The Python bindings for [rudof](https://rudof-project.github.io/) are called `pyrudof`. They are available at [pypi](https://pypi.org/project/pyrudof/).

For more information, you can access the [readthedocs documentation](https://pyrudof.readthedocs.io/en/latest/). We keep several tutorials about rudof as Jupyter notebooks in: [https://rudof-project.github.io/tutorials].

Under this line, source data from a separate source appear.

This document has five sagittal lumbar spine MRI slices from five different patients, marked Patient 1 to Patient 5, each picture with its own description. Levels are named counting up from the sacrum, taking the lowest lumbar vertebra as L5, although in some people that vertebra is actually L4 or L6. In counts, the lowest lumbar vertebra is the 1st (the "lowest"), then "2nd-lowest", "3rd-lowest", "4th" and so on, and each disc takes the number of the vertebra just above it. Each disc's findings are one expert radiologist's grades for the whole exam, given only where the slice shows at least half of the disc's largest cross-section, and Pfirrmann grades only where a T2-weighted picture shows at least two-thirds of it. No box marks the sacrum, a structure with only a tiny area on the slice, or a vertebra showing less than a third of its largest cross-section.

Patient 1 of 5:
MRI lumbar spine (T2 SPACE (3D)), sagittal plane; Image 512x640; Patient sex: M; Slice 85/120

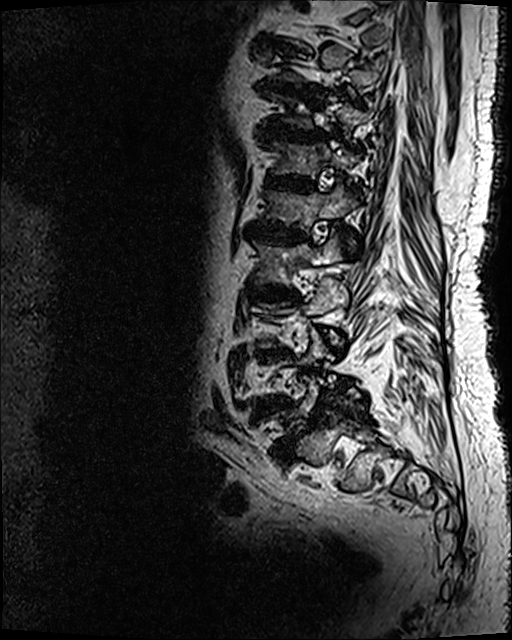

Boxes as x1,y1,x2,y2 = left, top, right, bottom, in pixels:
Intervertebral disc L4/L5: 250,396,295,420.
L1: 262,179,360,251.
Intervertebral disc T11/T12: 259,122,327,142.
T12: 265,140,360,177.
T10/T11: 258,77,308,97.
L2: 252,227,344,285.
T12/L1: 264,174,316,193.
L5: 288,374,363,417.
L3/L4: 258,347,288,360.
L5/S1: 274,439,294,464.
L1/L2: 243,222,311,244.
L2/L3: 245,284,299,301.
L3 vertebra: 262,277,349,356.

Expert MSK radiologist gradings (per disc):
- T12/L1: Pfirrmann grade 5, lower-endplate change, disc narrowing, upper-endplate change, Modic type II, disc bulging
- T10/T11: disc narrowing, disc bulging, upper-endplate change, lower-endplate change, Modic type II
- T11/T12: Pfirrmann grade 5, Modic type II, disc bulging, disc narrowing, lower-endplate change, upper-endplate change
- L1/L2: Pfirrmann grade 5, lower-endplate change, disc narrowing, disc bulging, Modic type II, upper-endplate change
- L2/L3: disc bulging, lower-endplate change, Modic type II, disc narrowing, upper-endplate change

Patient 2 of 5:
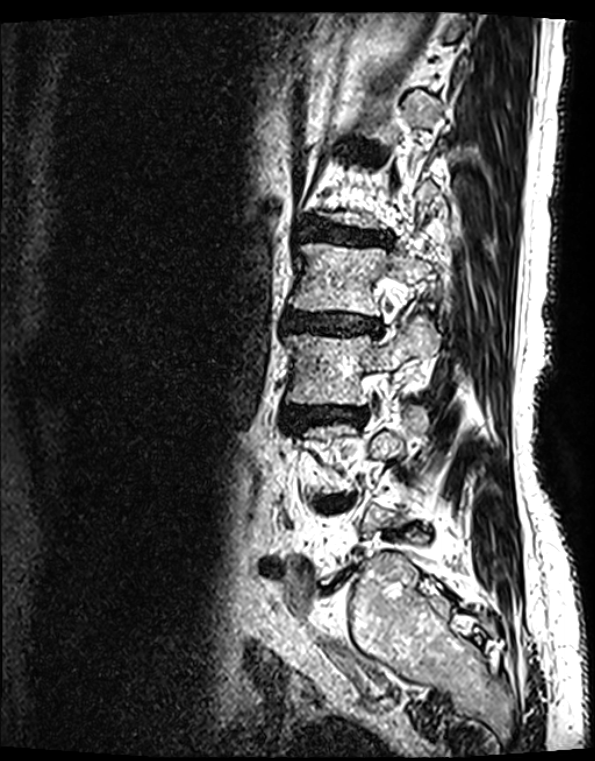
Image 595x761. Field of view 240x307 mm. Lumbar spine MR, T2 SPACE (3D), sagittal.

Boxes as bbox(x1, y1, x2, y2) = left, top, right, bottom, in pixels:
4th vertebra: bbox(289, 243, 438, 315)
5th disc: bbox(301, 228, 379, 244)
4th disc: bbox(284, 314, 378, 335)
3rd-lowest disc: bbox(285, 407, 365, 430)
3rd-lowest vertebra: bbox(285, 316, 440, 405)
2nd-lowest disc: bbox(323, 495, 348, 509)

Degenerative findings by level:
• 5th disc: Pfirrmann grade 4, lower-endplate change, disc narrowing, Modic type II, disc bulging, upper-endplate change
• 3rd-lowest disc: Pfirrmann grade 4, disc narrowing, Modic type II, disc bulging, upper-endplate change, lower-endplate change
• 4th disc: Pfirrmann grade 4, lower-endplate change, Modic type II, disc narrowing, upper-endplate change, disc bulging

Patient 3 of 5:
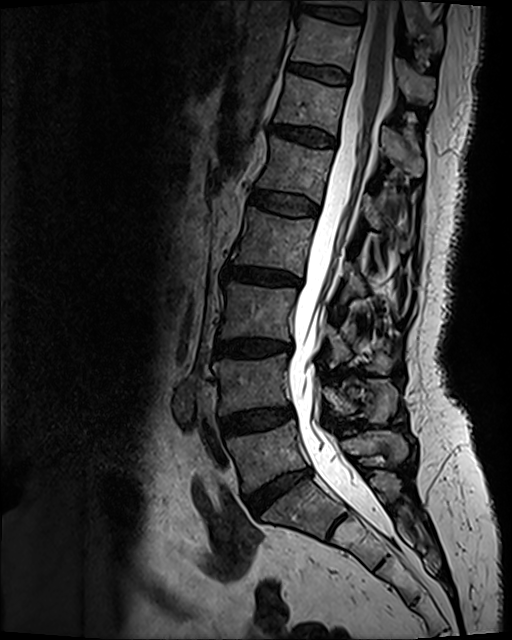 Slice 63 of 120. Lumbar spine MR, T2 SPACE (3D), sagittal.

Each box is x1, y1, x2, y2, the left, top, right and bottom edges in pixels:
• disc L1/L2 (5th disc): 250, 190, 317, 215
• T12/L1 (6th disc): 270, 124, 335, 146
• L4/L5 (2nd-lowest disc): 222, 407, 291, 434
• L3/L4 (3rd-lowest disc): 214, 339, 290, 355
• T11/T12 (7th disc): 290, 64, 348, 83
• L1 (5th vertebra): 258, 136, 408, 251
• spinal canal: 288, 1, 394, 536
• T10/T11 (8th disc): 295, 5, 360, 22
• L4 (2nd-lowest vertebra): 213, 353, 397, 423
• T11 (7th vertebra): 291, 16, 434, 103
• T12 (6th vertebra): 274, 73, 423, 177
• L3 (3rd-lowest vertebra): 220, 281, 393, 374
• L2 (4th vertebra): 231, 208, 396, 310
• L5 (lowest vertebra): 226, 421, 408, 492
• L2/L3 (4th disc): 222, 262, 300, 284
• disc L5/S1 (lowest disc): 247, 470, 310, 515
• T10 (8th vertebra): 303, 0, 443, 48

Radiological gradings:
  T12/L1 (6th disc): Pfirrmann grade 3, disc bulging
  T10/T11 (8th disc): Pfirrmann grade 2
  L4/L5 (2nd-lowest disc): Pfirrmann grade 3, disc bulging
  T11/T12 (7th disc): Pfirrmann grade 2
  L3/L4 (3rd-lowest disc): Pfirrmann grade 4, lower-endplate change, disc narrowing, disc bulging, upper-endplate change, Modic type II
  L5/S1 (lowest disc): Pfirrmann grade 4, disc bulging, disc narrowing
  L2/L3 (4th disc): Pfirrmann grade 4, disc narrowing, Modic type II, upper-endplate change, disc bulging, lower-endplate change
  L1/L2 (5th disc): Pfirrmann grade 2

Patient 4 of 5:
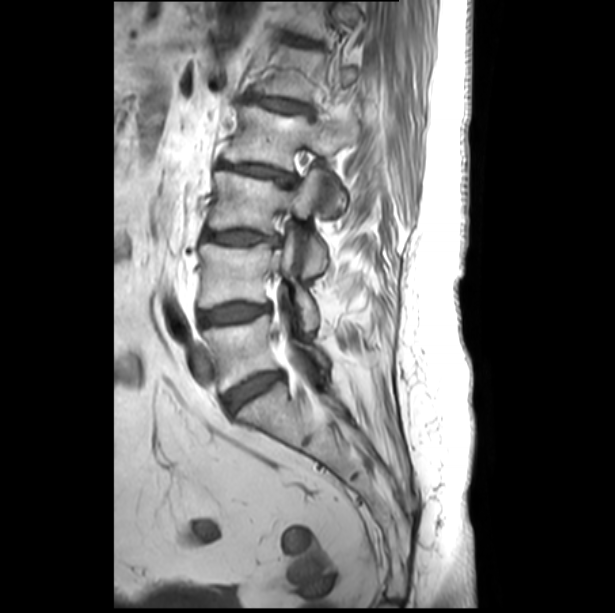 Lumbar spine MR, T1-weighted, sagittal

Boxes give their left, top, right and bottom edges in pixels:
Annotations:
* L4/L5 = left=199, top=302, right=269, bottom=325
* L1 = left=256, top=45, right=361, bottom=101
* L4 vertebra = left=198, top=231, right=318, bottom=330
* L3 vertebra = left=208, top=169, right=326, bottom=275
* disc L5/S1 = left=224, top=371, right=282, bottom=412
* L2 = left=224, top=104, right=359, bottom=208
* L5 vertebra = left=203, top=314, right=331, bottom=392
* L2/L3 = left=218, top=160, right=296, bottom=184
* L3/L4 = left=204, top=231, right=279, bottom=245
* L1/L2 = left=250, top=95, right=310, bottom=113

Degenerative findings by level:
  L2/L3: disc bulging, Modic type II, disc narrowing, lower-endplate change, upper-endplate change
  L4/L5: disc bulging
  L5/S1: disc bulging
  L3/L4: disc narrowing, lower-endplate change, upper-endplate change, disc bulging, Modic type II
  L1/L2: disc bulging, lower-endplate change, Modic type II, upper-endplate change

Patient 5 of 5:
MRI lumbar spine (T1-weighted), sagittal plane; Sex F

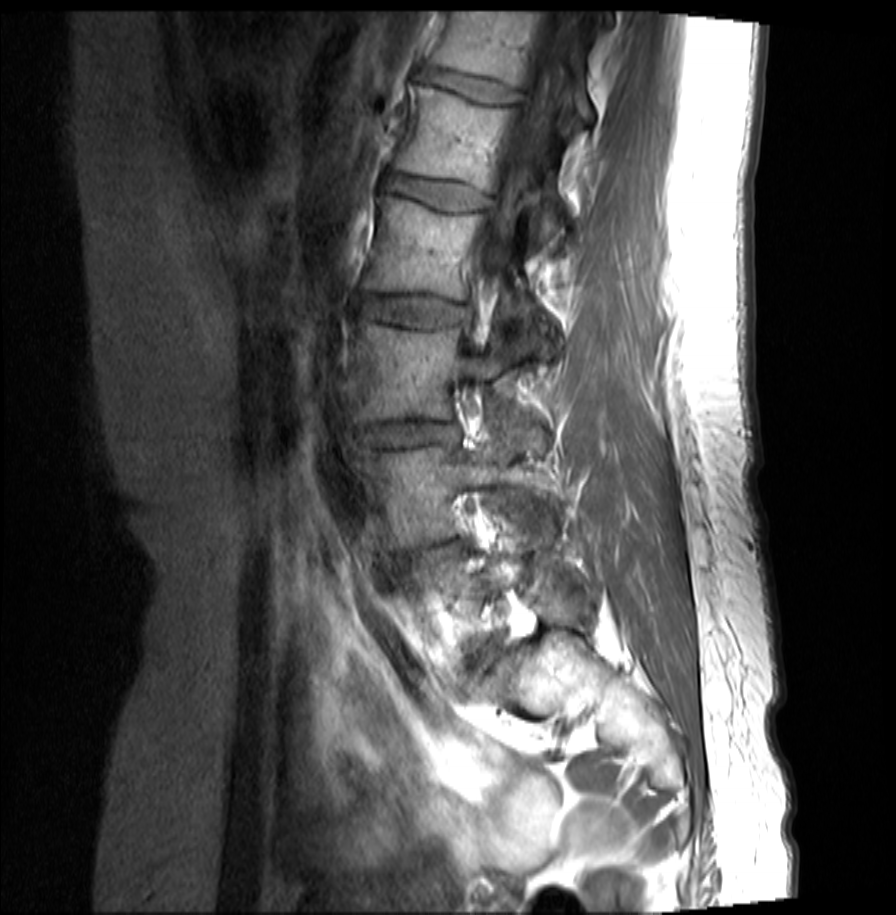 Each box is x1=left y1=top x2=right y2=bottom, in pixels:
2nd-lowest vertebra at x1=353 y1=425 x2=545 y2=547, 4th vertebra at x1=365 y1=195 x2=546 y2=352, 4th disc at x1=363 y1=295 x2=468 y2=324, 3rd-lowest disc at x1=360 y1=425 x2=454 y2=447, 6th disc at x1=420 y1=70 x2=518 y2=105, 2nd-lowest disc at x1=430 y1=548 x2=454 y2=558, 3rd-lowest vertebra at x1=353 y1=320 x2=506 y2=419, 5th disc at x1=386 y1=175 x2=485 y2=210, 5th vertebra at x1=395 y1=83 x2=564 y2=241, 6th vertebra at x1=430 y1=11 x2=593 y2=121, thecal sac / spinal canal at x1=482 y1=14 x2=579 y2=291.

Per-level radiological findings:
• 3rd-lowest disc: disc bulging
• 4th disc, 5th disc, 6th disc: no Modic or endplate change, herniation, narrowing, bulging or spondylolisthesis recorded

After compiling and installing this module, a Python library  called `pyrudof` should be available.  

## Build the development version

This module is based on [pyo3](https://pyo3.rs/) and [maturin](https://www.maturin.rs/).

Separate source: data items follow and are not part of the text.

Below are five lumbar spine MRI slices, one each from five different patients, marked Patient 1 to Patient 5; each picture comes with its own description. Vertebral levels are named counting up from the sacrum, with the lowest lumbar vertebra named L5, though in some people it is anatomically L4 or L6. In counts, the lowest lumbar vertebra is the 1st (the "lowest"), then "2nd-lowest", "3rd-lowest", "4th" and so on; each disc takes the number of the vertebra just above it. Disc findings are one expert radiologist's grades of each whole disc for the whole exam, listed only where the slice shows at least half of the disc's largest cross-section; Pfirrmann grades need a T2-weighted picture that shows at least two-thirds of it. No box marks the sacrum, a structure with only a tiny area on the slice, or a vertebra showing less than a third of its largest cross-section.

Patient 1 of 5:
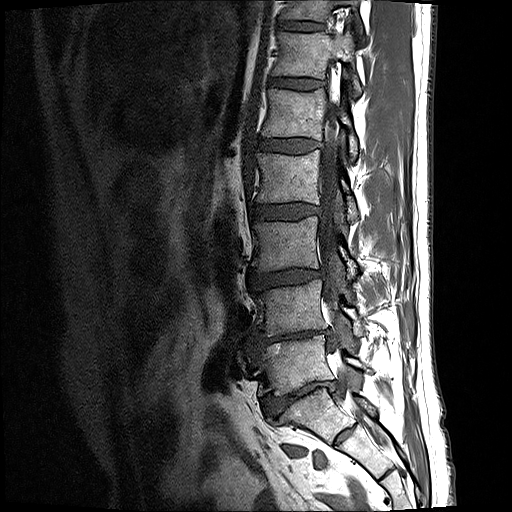 Lumbar spine MR, T1-weighted, sagittal; Patient sex: M; Slice 7/17
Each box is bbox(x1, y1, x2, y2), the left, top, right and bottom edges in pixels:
Annotations:
• L3 (3rd-lowest vertebra) — bbox(252, 216, 356, 278)
• L5 (lowest vertebra) — bbox(256, 335, 367, 395)
• spinal canal — bbox(319, 98, 383, 442)
• L4 (2nd-lowest vertebra) — bbox(254, 279, 364, 337)
• L3/L4 (3rd-lowest disc) — bbox(249, 269, 323, 288)
• L2/L3 (4th disc) — bbox(253, 204, 318, 219)
• IVD T11/T12 (7th disc) — bbox(279, 21, 323, 30)
• L5/S1 (lowest disc) — bbox(262, 382, 335, 416)
• IVD L4/L5 (2nd-lowest disc) — bbox(255, 329, 330, 354)
• T12 (6th vertebra) — bbox(273, 32, 362, 94)
• T12/L1 (6th disc) — bbox(269, 78, 321, 89)
• L2 (4th vertebra) — bbox(256, 149, 358, 222)
• L1 (5th vertebra) — bbox(262, 89, 357, 160)
• T11 (7th vertebra) — bbox(282, 0, 362, 31)
• IVD L1/L2 (5th disc) — bbox(258, 139, 319, 152)

Degenerative findings by level:
- L4/L5 (2nd-lowest disc): disc narrowing, Modic type II, lower-endplate change, disc bulging
- L3/L4 (3rd-lowest disc): disc narrowing, disc bulging
- L5/S1 (lowest disc): disc bulging, lower-endplate change, disc narrowing, spondylolisthesis
- L2/L3 (4th disc), T12/L1 (6th disc), T11/T12 (7th disc), L1/L2 (5th disc): no Modic or endplate change, herniation, narrowing, bulging or spondylolisthesis recorded

Patient 2 of 5:
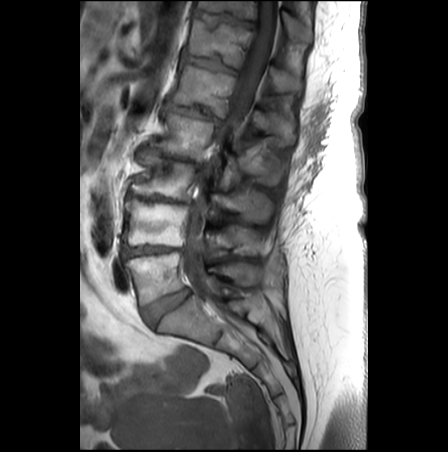

Slice spacing 3.3 mm | Lumbar spine MR, T1-weighted, sagittal
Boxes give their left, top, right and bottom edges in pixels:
3rd-lowest disc: left=127, top=191, right=192, bottom=204.
6th vertebra: left=185, top=17, right=302, bottom=91.
6th disc: left=181, top=52, right=237, bottom=73.
5th disc: left=168, top=103, right=221, bottom=123.
Thecal sac / spinal canal: left=185, top=0, right=278, bottom=319.
4th vertebra: left=150, top=108, right=286, bottom=186.
7th vertebra: left=198, top=1, right=311, bottom=48.
5th vertebra: left=172, top=64, right=296, bottom=145.
2nd-lowest disc: left=122, top=246, right=180, bottom=258.
4th disc: left=144, top=146, right=200, bottom=166.
3rd-lowest vertebra: left=131, top=147, right=272, bottom=220.
7th disc: left=192, top=9, right=256, bottom=27.
2nd-lowest vertebra: left=122, top=199, right=265, bottom=255.
Lowest disc: left=142, top=288, right=189, bottom=325.
Lowest vertebra: left=125, top=252, right=258, bottom=305.

Expert MSK radiologist gradings (per disc):
- 7th disc: upper-endplate change, lower-endplate change
- 5th disc: lower-endplate change, Modic type II, spondylolisthesis, disc narrowing, upper-endplate change, disc bulging
- 2nd-lowest disc: lower-endplate change, disc bulging, disc narrowing, upper-endplate change, Modic type II
- 6th disc: Modic type II, upper-endplate change, lower-endplate change
- 3rd-lowest disc: lower-endplate change, Modic type II, disc bulging, upper-endplate change, disc narrowing
- lowest disc: no herniation, bulging, narrowing, spondylolisthesis, endplate or Modic change recorded

Patient 3 of 5:
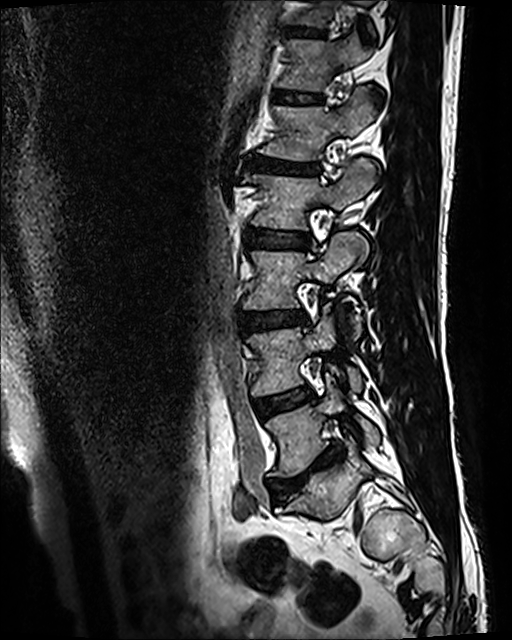 Field of view 240x300 mm, slice spacing 0.9 mm, T2 SPACE (3D) sagittal MRI of the lumbar spine

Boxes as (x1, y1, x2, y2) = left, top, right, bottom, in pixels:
L2 — (244, 158, 373, 229) | L5 — (266, 377, 379, 476) | T11/T12 — (287, 28, 324, 36) | IVD T12/L1 — (273, 89, 321, 104) | L4 — (247, 316, 363, 396) | L4/L5 — (257, 388, 313, 417) | L1 — (259, 92, 375, 160) | L2/L3 — (245, 227, 310, 248) | T12 vertebra — (278, 34, 372, 90) | IVD L3/L4 — (242, 308, 305, 330) | L5/S1 — (269, 443, 344, 499) | L3 vertebra — (243, 231, 363, 335) | IVD L1/L2 — (244, 156, 319, 175)

Degenerative findings by level:
• L3/L4: upper-endplate change, disc bulging, lower-endplate change
• L1/L2: Pfirrmann grade 5, disc bulging, lower-endplate change, disc narrowing, upper-endplate change, Modic type II
• T12/L1: Pfirrmann grade 3
• L5/S1: Pfirrmann grade 5, upper-endplate change, disc bulging, lower-endplate change, Modic type II, disc narrowing
• L2/L3: Pfirrmann grade 3

Patient 4 of 5:
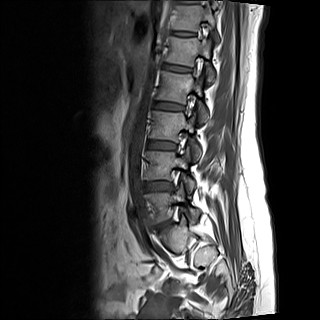 MRI lumbar spine (T1-weighted), sagittal plane, Slice 4/15
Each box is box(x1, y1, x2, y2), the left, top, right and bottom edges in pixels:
6th vertebra at box(174, 5, 215, 31); lowest vertebra at box(146, 182, 199, 222); 2nd-lowest disc at box(145, 182, 170, 191); 4th disc at box(154, 102, 183, 110); 3rd-lowest vertebra at box(150, 111, 201, 162); 4th vertebra at box(157, 71, 209, 125); 5th disc at box(164, 64, 189, 71); 5th vertebra at box(166, 37, 214, 82); 6th disc at box(173, 32, 194, 35); 2nd-lowest vertebra at box(146, 147, 194, 194); 3rd-lowest disc at box(148, 141, 175, 149).

Per-level radiological findings:
  2nd-lowest disc: disc bulging, Modic type II
  5th disc, 3rd-lowest disc, 4th disc, 6th disc: no spondylolisthesis, narrowing, bulging, herniation, Modic or endplate change recorded

Patient 5 of 5:
T2-weighted sagittal MRI of the lumbar spine
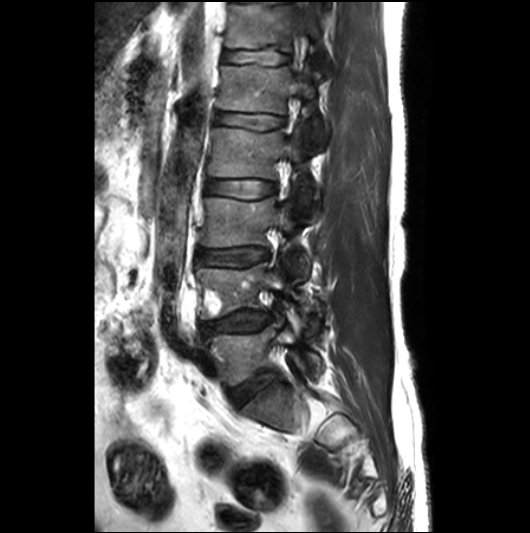
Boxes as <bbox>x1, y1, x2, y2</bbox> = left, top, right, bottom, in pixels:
Intervertebral disc L3/L4: <bbox>196, 248, 268, 266</bbox>.
L4: <bbox>196, 255, 322, 337</bbox>.
L1: <bbox>216, 62, 323, 153</bbox>.
L5/S1: <bbox>228, 368, 278, 409</bbox>.
L2/L3: <bbox>206, 178, 274, 199</bbox>.
L3: <bbox>200, 197, 306, 273</bbox>.
T12 vertebra: <bbox>226, 2, 331, 75</bbox>.
L2 vertebra: <bbox>207, 128, 315, 213</bbox>.
L4/L5: <bbox>200, 311, 273, 335</bbox>.
L1/L2: <bbox>214, 112, 284, 131</bbox>.
L5 vertebra: <bbox>206, 324, 322, 385</bbox>.
Intervertebral disc T12/L1: <bbox>223, 47, 289, 65</bbox>.

Degenerative findings by level:
• L2/L3: Pfirrmann grade 2
• L4/L5: Pfirrmann grade 3, disc bulging, Modic type II, disc narrowing, disc herniation
• L1/L2: Pfirrmann grade 2
• L3/L4: Pfirrmann grade 3, upper-endplate change, disc bulging
• T12/L1: Pfirrmann grade 2, lower-endplate change
• L5/S1: disc bulging

To build and install the development version of `pyrudof` you need to clone this git repository, go to the `python` directory (the one this README is in) and run:

```
pip install maturin
```

followed by:

```sh
pip install .
```

If you are using `.env`, you can do the following:

```sh
python3 -m venv .venv
```

followed by: 

```sh
source .venv/bin/activate
```

or

```sh
source .venv/bin/activate.fish
```

and once you do that, you can locally install que package as:

```sh
pip install -e .
```

## Running the tests

Go to the tests folder: 

```sh
cd tests
```

and run: 

```sh
python3 -m unittest discover -vvv
```

## Using rudof_generate

The `pyrudof` package includes bindings for `rudof_generate`, which allows you to generate synthetic RDF data from ShEx or SHACL schemas.

### Basic Example

```python
import pyrudof

# Create configuration
config = pyrudof.GeneratorConfig()
config.set_entity_count(100)
config.set_output_path("output.ttl")
config.set_output_format(pyrudof.OutputFormat.Turtle)

# Create generator
generator = pyrudof.DataGenerator(config)

# Load schema and generate data
generator.run("schema.shex")
```

### Configuration Options

The `GeneratorConfig` class provides many configuration options:

```python
config = pyrudof.GeneratorConfig()

# Generation parameters
config.set_entity_count(1000)           # Number of entities to generate
config.set_seed(42)                     # Random seed for reproducibility

# Schema format
config.set_schema_format(pyrudof.SchemaFormat.ShEx)  # or SchemaFormat.SHACL

# Output configuration
config.set_output_path("data.ttl")
config.set_output_format(pyrudof.OutputFormat.Turtle)  # or OutputFormat.NTriples
config.set_compress(False)              # Whether to compress output
config.set_write_stats(True)            # Write generation statistics

# Cardinality strategy
config.set_cardinality_strategy(pyrudof.CardinalityStrategy.Balanced)
# Options: Minimum, Maximum, Random, Balanced

# Parallel processing
config.set_worker_threads(4)            # Number of worker threads
config.set_batch_size(100)              # Batch size for processing
config.set_parallel_writing(True)       # Enable parallel file writing
config.set_parallel_file_count(4)       # Number of output files (when parallel)
```

### Loading Schemas

You can load schemas in different ways:

```python
# Load ShEx schema
generator.load_shex_schema("schema.shex")

# Load SHACL schema
generator.load_shacl_schema("shapes.ttl")

# Auto-detect schema format
generator.load_schema_auto("schema_file")

# Then generate data
generator.generate()
```

### Complete Workflow

The `run()` method provides a convenient way to load a schema and generate data in one step:

```python
# Auto-detect format
generator.run("schema.shex")

# Specify format explicitly
generator.run_with_format("shapes.ttl", pyrudof.SchemaFormat.SHACL)
```

### Configuration Files

You can also load configuration from TOML or JSON files:

```python
# Load from TOML
config = pyrudof.GeneratorConfig.from_toml_file("config.toml")

# Load from JSON
config = pyrudof.GeneratorConfig.from_json_file("config.json")

# Save configuration
config.to_toml_file("saved_config.toml")
```

### Available Enums

- **SchemaFormat**: `ShEx`, `SHACL`
- **OutputFormat**: `Turtle`, `NTriples`
- **CardinalityStrategy**: `Minimum`, `Maximum`, `Random`, `Balanced`

For more examples, see the `examples/generate_example.py` file.